KinnikuNeko : Tibo InCat, un jeu musclé, stupide mais rigolo

KinnikuNeko : super muscle cat est un jeu « fourre tout » dans lequel on incarne un bodybuilder à tête de chat censé sauver la planète d’une invasion extraterrestre. On y retrouve des mécaniques de plate-forme, de beat’em up et des minis jeux à la manière d’un party game. Le jeu est développé par une seule personne, Kamotachi, et édité par Mameshiba Games.

Bodybuildcat in the space

KinnikuNeko semble être directement inspiré de Kinnikuman, un manga de type shonen paru dans les années 1980 dont le personnage principal, Muscleman en français, est un ersatz de super-héros. À la différence que notre personnage, aussi musclé soit-il, n’est affublé que d’un slip.

Aidé de Keita, un stéréotype de geek pitoyable, et de Lemon, une fille à la personnalité extravagante habillée comme une magical girl, le but sera de sauver la planète de la générale Pitaya et de ses affligeants sous-fifres, sorte de commando Ginyu du pauvre, dont l’objectif est d’envahir la Terre et d’en capturer les habitants. 

KinnikuNeko se compose d’une succession de courts niveaux qui alternent entre phases de beat’em up et de plateforme. Les mécaniques de jeu sont simplistes, on dispose d’un bouton pour frapper dans plusieurs directions, d’un autre pour sauter et d’un dernier pour miauler (ce qui ne sert strictement à rien). Quand un ennemi est vaincu, il libère des petites lumières arc-en-ciel que l’on accumule dans une jauge qui, une fois pleine, permet de lancer un pouvoir ultime qui semble lié au slip du héros. 
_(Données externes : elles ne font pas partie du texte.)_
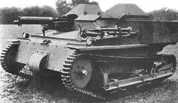 Tankietka Carden-Loyd z zamontowanymi pokrywami nad przedziałem bojowym. Drugi oryginalny model angielski z nieznacznie powiększonym (boczne nisze) przedziałem bojowym. Polska zakupiła ok. 10 wozów tego typu. Ich konstrukcja stała się podstawą do opracowania własnych wozów bojowych. [opis oryginalny]
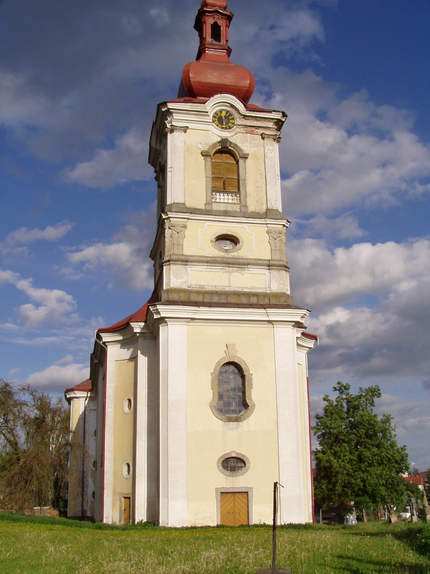 Kostel Povýšení svatého Kříže (Choustníkovo Hradiště)
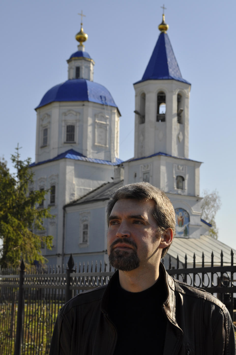 Диакон Сергий Баранов
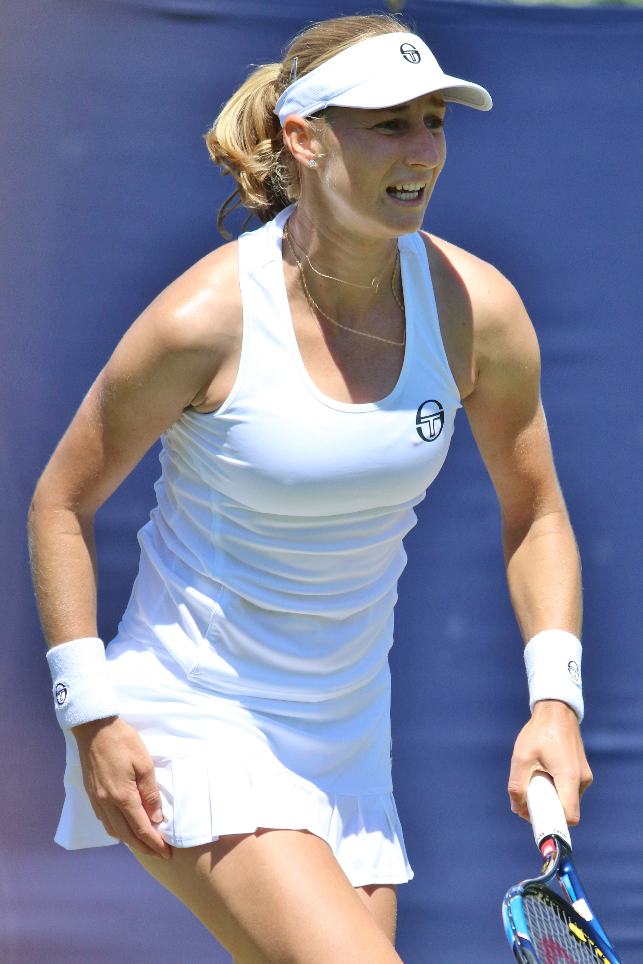 Makarova EBN17 (3)
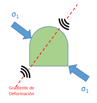 ruido
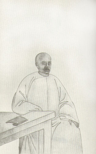 嚴復，清朝學者。YAN Fu
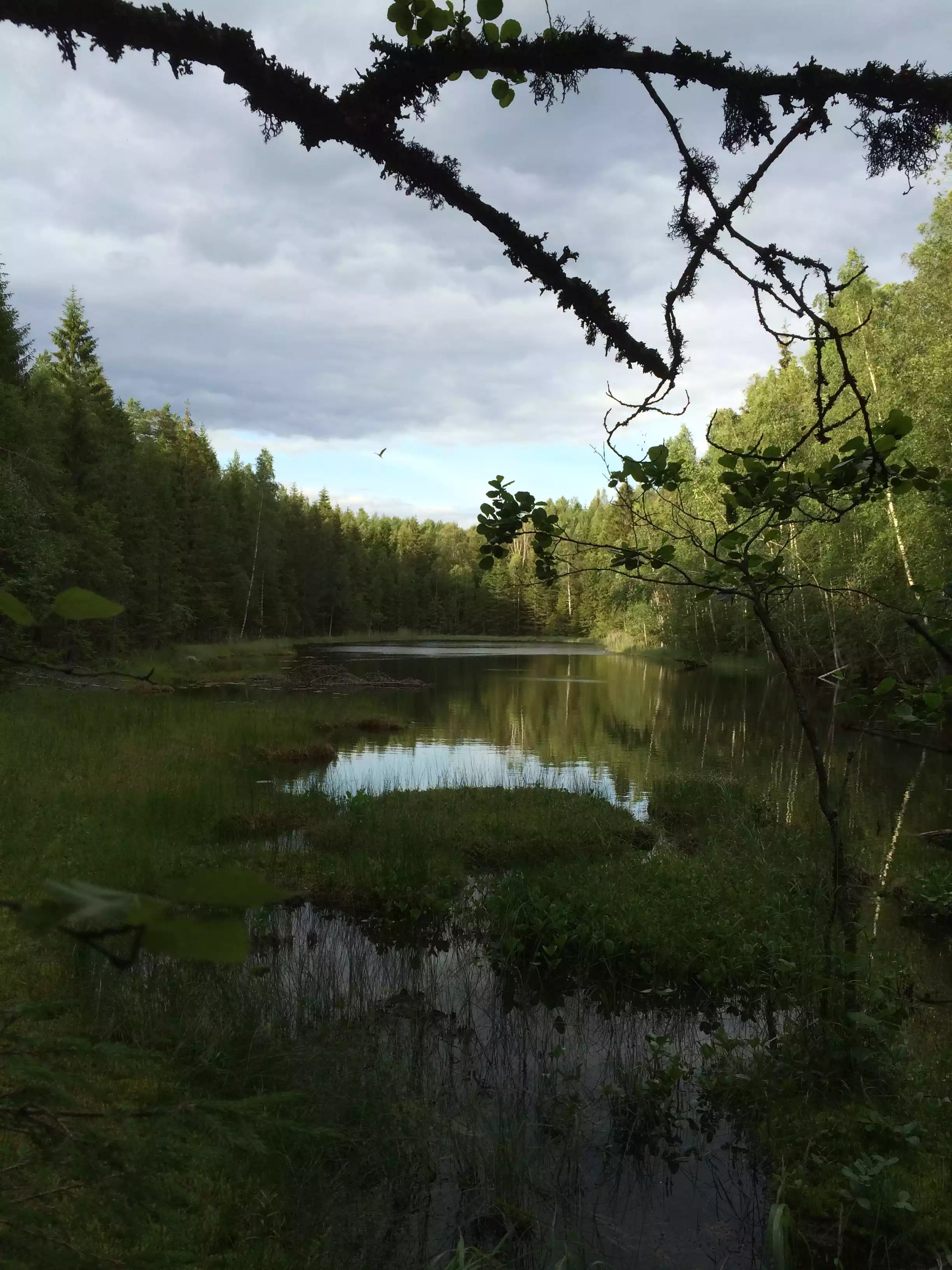 Langtjenn ved Puttedalen på Lierfoss i Aurskog-Høland kommune.

Lorsque Lemon retire le slip de KinnikuNeko, il se transforme en chat et peut alors courir, sauter et grimper afin de parcourir différentes phases de plate-forme.

Chaque niveau dispose de plusieurs checkpoints, qui prennent la forme d’une litière dans laquelle le personnage fait ses besoins pour sauvegarder sa progression.

À la manière d’un metroidvania, différents secrets sont cachés au travers des niveaux. Ils se trouvent derrière des rochers qui demanderont au personnage un certain nombre de points de force pour être détruits. Pour obtenir ces points, il faudra trouver les salles de gym dispersées dans le jeu et faire croître la puissance de KinnikuNeko en faisant de la musculation.

Malheureusement, le gameplay, en plus d’être redondant, est parfois très approximatif à cause d’un game design mal calibré. Il arrive régulièrement que l’on meure à cause de sauts imprécis et de courbes de difficulté qui crèvent le plafond l’espace d’un instant, ce qui nuit à l’expérience et provoque de la frustration.

Le titre parvient tout de même à offrir un peu de variété grâce à l’implantation de quelques mini-jeux. On retiendra surtout le jeu de rythme et la phase de shoot’em up à dos de licorne qui tire des arcs-en-ciel avec son arrière train pour éliminer des soucoupes volantes.

Si, mécaniquement, le jeu est loin d’être abouti, sa grande force est sa direction artistique. KinnikuNeko propose d’entrée un opening qui donne le ton et une BO mémorable.

On retrouve dans le jeu le pire de ce que le Japon peut mettre dans un shonen en termes de fan service : pouvoir de l’amitié, tranche de vie au lycée, love story, ainsi que le fameux épisode filler à la plage avec des bikinis (version extraterrestre).

C’est cette vision parodique exacerbée de l’animation japonaise qui apporte à KinnikuNeko son charme. Le dessin, l’animation et la mise en scène façon manga des années 1990 sont à la fois soignés et remplis de détails. On trouve des tonnes de références à la pop culture et on finit par prendre plus de plaisir à suivre ce qu’il se passe en arrière-plan plutôt que le personnage.

KinnikuNeko est un jeu au gameplay simpliste et peu gratifiant, cependant sa mise en scène hilarante, son graphisme outrageusement coloré et son côté parodie de shonen parviennent à nous tenir en haleine pendant les 2 heures que propose cette courte aventure.